If you look at this question of mine, you will see a magnificent approximation by @robjohn for the inverse of the factorial function.
Applied to your case $(a=1)$, this would give
$$\color{blue}{p=\frac{n \log (100)-\log \left({2 \pi }\right)}{2 W\left(\frac{n \log
   (100)-\log \left({2 \pi }\right)}{2 e}\right)}-\frac 32}$$ where appears Lambert function that you can evaluate using the expansions given in the linked Wikipedia page.

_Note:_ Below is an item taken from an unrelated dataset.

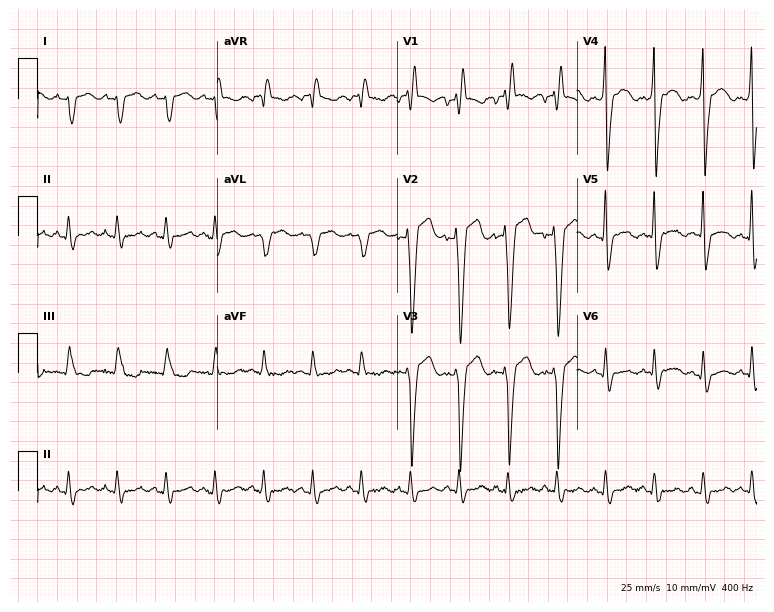
12-lead ECG from a male patient, 44 years old (7.3-second recording at 400 Hz). Shows right bundle branch block.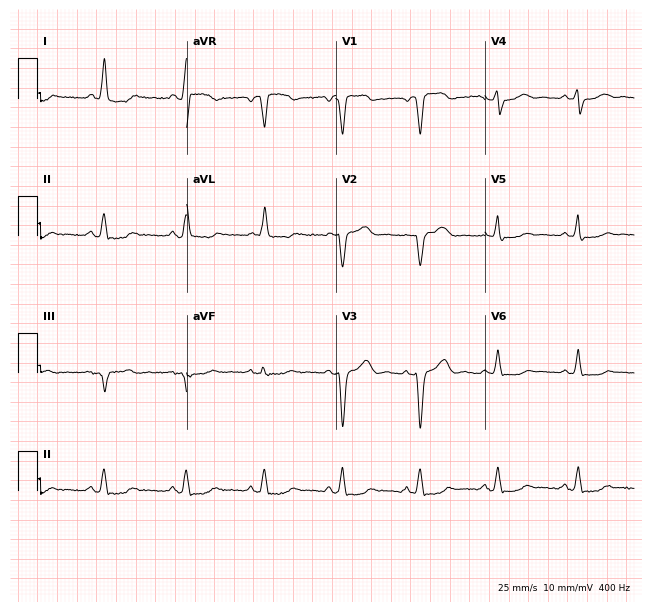
Standard 12-lead ECG recorded from a woman, 66 years old. None of these six findings is recorded: first-degree AV block, right bundle branch block (RBBB), left bundle branch block (LBBB), sinus bradycardia, atrial fibrillation (AF), sinus tachycardia.

For $n=3$, this would give, as a real number, $p=5.17$. So, you need to use $p=6$. Let us check : $\frac 1 {7!}=\frac{1}{5040}\approx 0.00020$ while  $\frac 1 {6!}=\frac{1}{720}\approx 0.00139$.
A: Note
$$\bigg|\sum_{k=0}^{n}\frac{(-1)^{k}}{k!}-\frac{1}{e}\bigg|=\bigg|\sum_{k=n+1}^{\infty}\frac{(-1)^{k}}{k!}\bigg|\le\sum_{k=n+1}^\infty\frac{1}{3^{k}}\le\frac{1}{2\cdot3^{n}}.$$
Let $\frac{1}{2\cdot3^{n}}<0.001$ and then $n>\frac{\ln500}{\ln 3}\approx5.65678$. Now set $n=6$ and then
$$ \bigg|\sum_{k=0}^{6}\frac{(-1)^{k}}{k!}-\frac{1}{e}\bigg|<0.001. $$
In fact, it is easy to see
$$ \bigg|\sum_{k=0}^{5}\frac{(-1)^{k}}{k!}-\frac{1}{e}\bigg|=0.001212774505,\bigg|\sum_{k=0}^{6}\frac{(-1)^{k}}{k!}-\frac{1}{e}\bigg|=0.0001761143841<0.001. $$
So $n=6$ is the small number such that $|s_n-\frac1e|<0.001$.